Rezil bir 1 Mayıs daha yaşadık. Depremde bile askeri sahaya sürmeye korkan zihniyetin 1 Mayıs günü cesaret hapı yutacağını düşünmek bile büyük Polyannacılık olurdu.
Zaten iki gündür her yerde gördük o ülkenin itibarını yerle yeksan eden Bozdoğan Kemeri görüntüsünü. Daha İstanbul’un adı İstanbul değilken, hatta Konstantinopolis bile değilken yapılan Bozdoğan Kemeri tamamlandığı 378 yılından bu yana böyle utanç yaşamadı.
“İtibardan tasarruf olmaz” kafasındaki şahsa bir yakınının itibarın ne olduğunu anlatmasının vakti gelmiş de geçmiş anlaşılan.
İşçiye, kadına, eşcinsele kapattıkları Taksim’den neden korkuyorlar biliyor musunuz?
Oradan doğdu ya…
Ya Gezi Parkı olayları tekrarlanırsa!
İnsan hem bu kadar kendini vazgeçilmez hissedip hem de bu kadar kırılgan davranır mı?
Davranır, çünkü kendi de, yakınındakiler de ülkede adaletin olmadığını biliyorlar. Aksi gibi; adaletin olmadığı ülkede halk adaleti sağlamayanlardan değil, adaleti sağlayamayanlar halktan korkarlar. Bozdoğan Kemeri’ndeki görüntü de tam da durumun ilanıdır.
“ERKEN SEÇİM” DEMEDİYSEN…
CHP Başkanı Özgür Özel, AKP Genel Başkanı ve aynı zamanda cumhurbaşkanlığı da yapan Recep Tayyip Erdoğan’a kahveye gitti.
Saflara göre bu politika!
Eski Yunancada “Poli” çok, “Tika” da yüz demek. Düz mantıkla “Çok yüzlülük” diyebiliriz, biraz düşünürsek ise “Yüzsüzlük” anlamı taşıdığını tiksintiyle fark ederiz.
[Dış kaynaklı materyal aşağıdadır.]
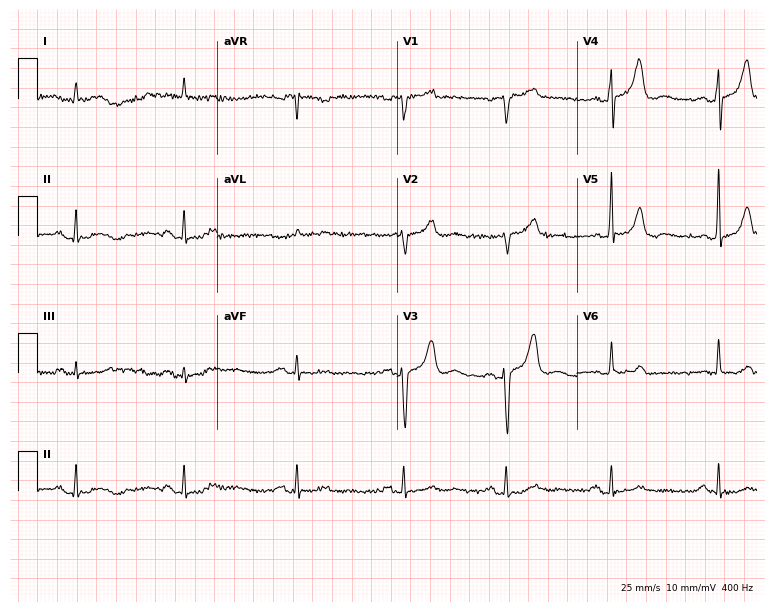
12-lead ECG from a male, 73 years old (7.3-second recording at 400 Hz). No first-degree AV block, right bundle branch block (RBBB), left bundle branch block (LBBB), sinus bradycardia, atrial fibrillation (AF) or sinus tachycardia recorded for this tracing. Findings outside these six are not listed.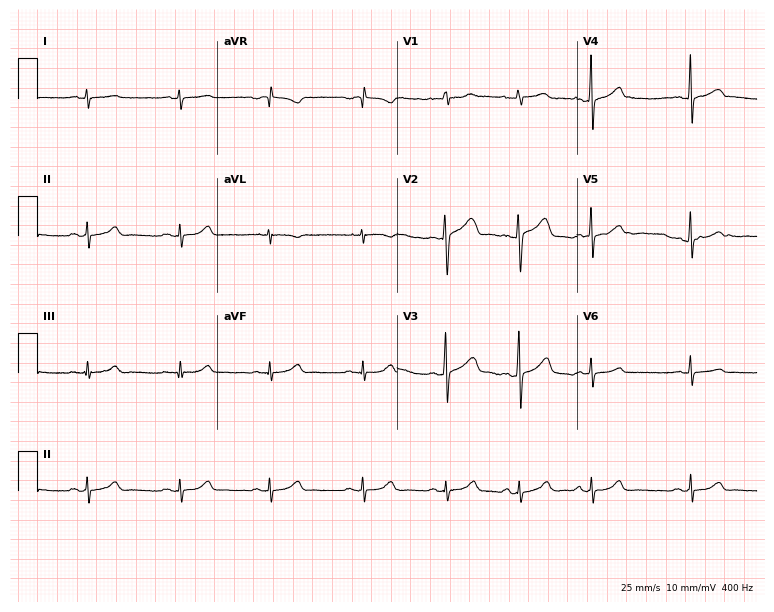
12-lead ECG from a 22-year-old female patient. Screened for six findings — first-degree AV block, right bundle branch block, left bundle branch block, sinus bradycardia, atrial fibrillation, sinus tachycardia — none is recorded. Other findings, if any, are not listed.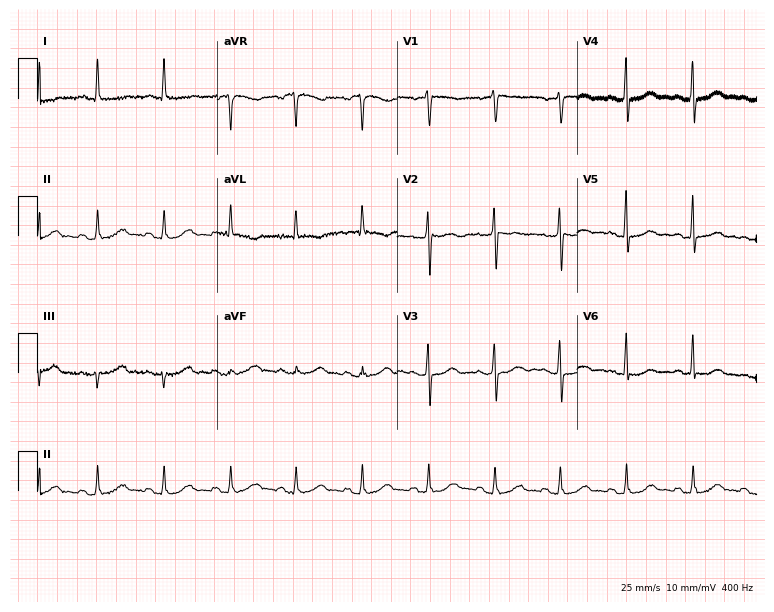
Electrocardiogram, a 63-year-old woman. Overall reading on record: normal ECG.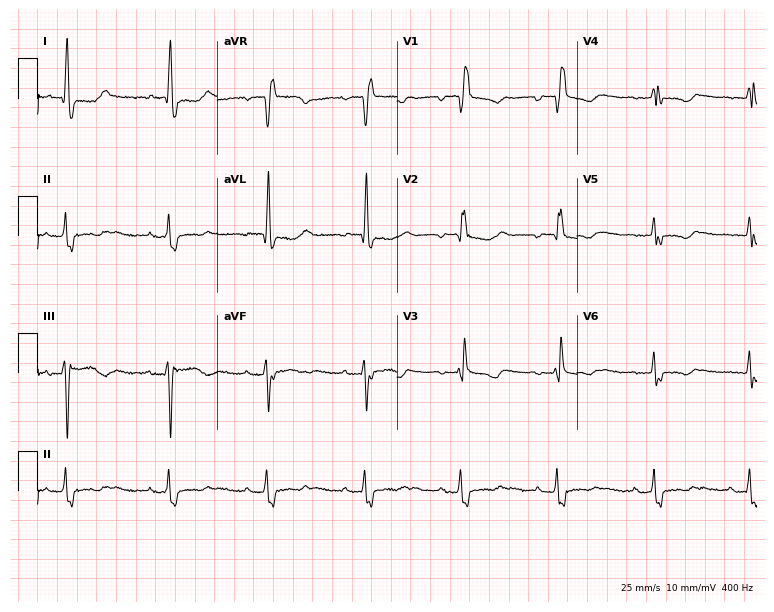
Electrocardiogram, a 49-year-old woman. Of the six screened findings (first-degree AV block, right bundle branch block, left bundle branch block, sinus bradycardia, atrial fibrillation, sinus tachycardia), none is recorded.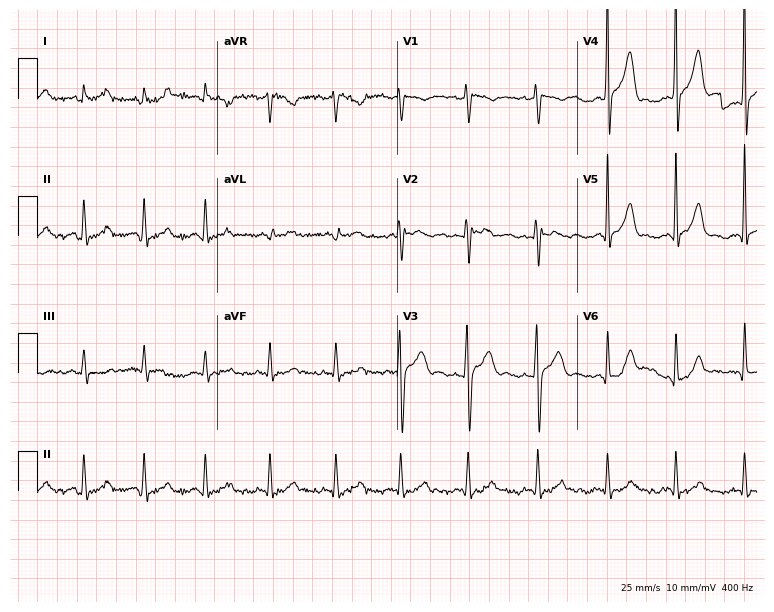
Standard 12-lead ECG recorded from a man, 30 years old. None of these six findings is recorded: first-degree AV block, right bundle branch block (RBBB), left bundle branch block (LBBB), sinus bradycardia, atrial fibrillation (AF), sinus tachycardia.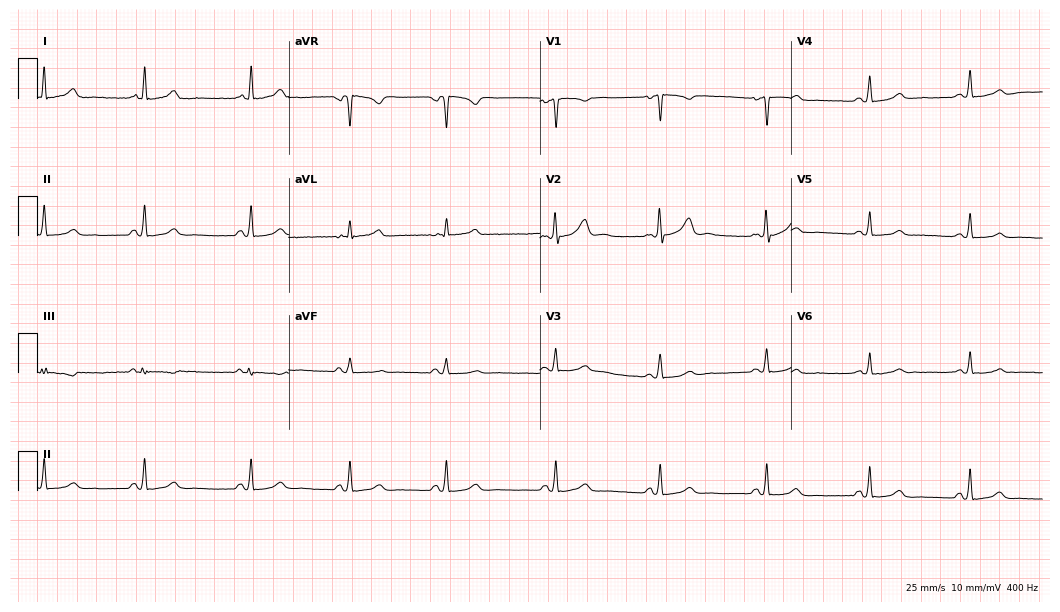
ECG — an 18-year-old female. Labelled as a normal ECG.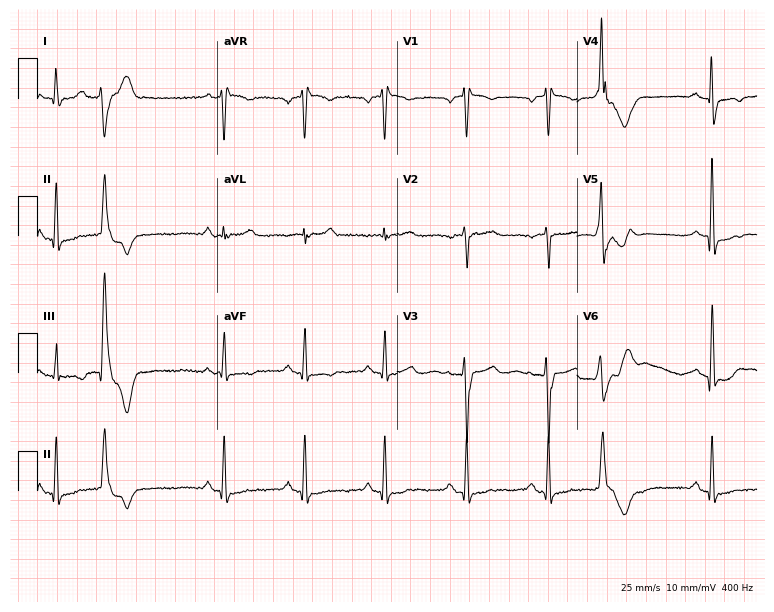
Resting 12-lead electrocardiogram (7.3-second recording at 400 Hz). Patient: a female, 80 years old. None of these six findings is recorded: first-degree AV block, right bundle branch block (RBBB), left bundle branch block (LBBB), sinus bradycardia, atrial fibrillation (AF), sinus tachycardia. Only these six findings were labelled.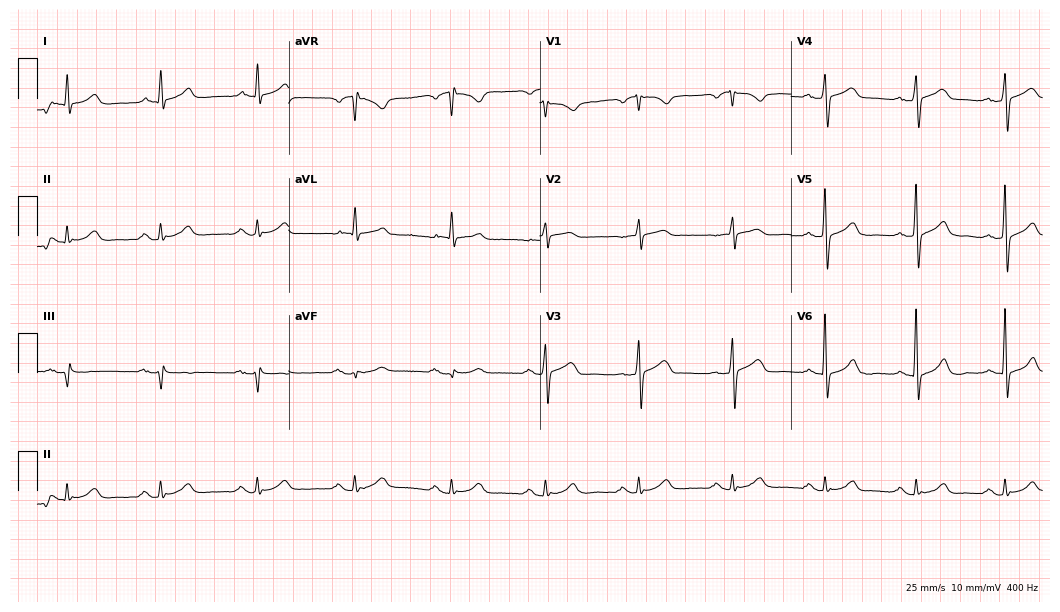
ECG (10.2-second recording at 400 Hz) — a 71-year-old male. Labelled as a normal ECG.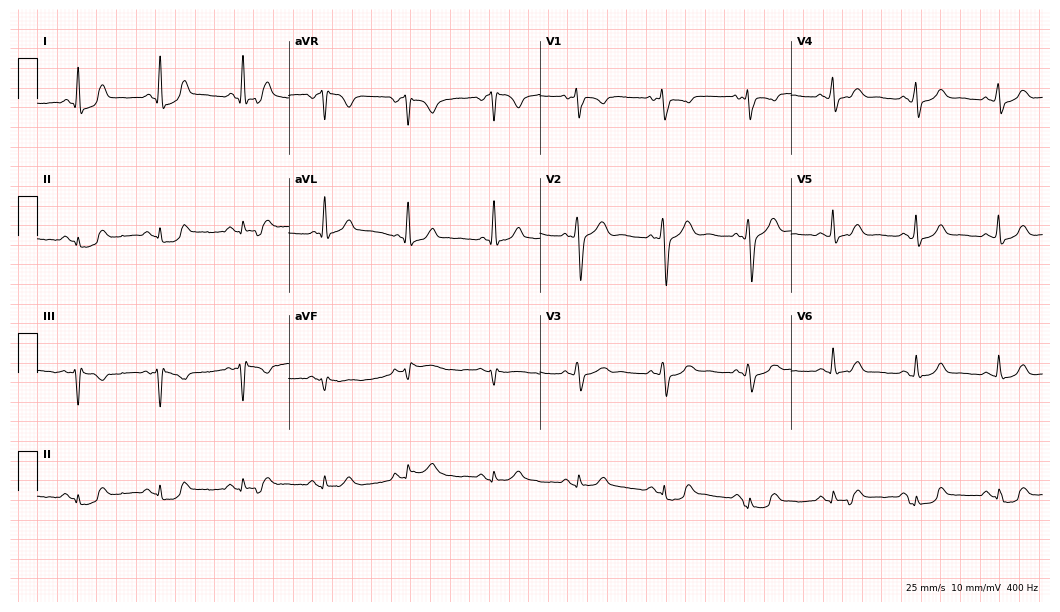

Hayatım boyunca politik olamadığım gibi ne kadar politikacı hatta politik davranan insan varsa nefret ettim.
Yüzüme karşı küfredebilen baş tacımdır.
Eğer politikacılar olmasaydı Dünya’nın cennet gibi bir yer olacağından en ufak bir kuşkum yok.
En çok itiştiğimiz Yunanistan ile politikacılar olmasaydı sınır kapılarına ihtiyacımız olmazdı.
Dönelim konumuza…
Eğer gönüllerdeki lidersen; bir gün önce “Bozdoğan Kemeri’ni geçersen polisim kafanı kırar” diyen adamın ayağına gitmeyeceksin. Gideceksen de, “İn oradan aşağı” demeye gideceksin.
Nezaketen iki taraf da görüşmeden laf sızdırmadı ama konuyla ilgili tek açıklama yapan AKP Sözcüsü Ömer Çelik, “Sayın Cumhurbaşkanımız CHP Genel Başkanı Sayın Özgür Özel’in ziyaretinden memnuniyet duymuşlardır” dediyse orada sadece AKP Genel Başkanı ve aynı zamanda cumhurbaşkanlığı da yapan Recep Tayyip Erdoğan’ın sevdiği şarkılar çalınmıştır!
AT YALANI…
Neymiş, daha özgürlükçü Anayasa peşinde koşuyorlarmış.
İnanmamamız için 3 Mayıs Dünya Basın Özgürlüğü Günü’nde Paris kökenli RSF’nin (Sınır tanımayan gazeteciler – Reporters sans frontières) yayımladığı rapora bakalım. 180 ülke arasında Türkiye basın özgürlüğünde 158’inci sırada yer alıyor.
Al sana itibar!
Hepimizin Dünya Basın Özgürlüğü Günümüz kutlu olsun!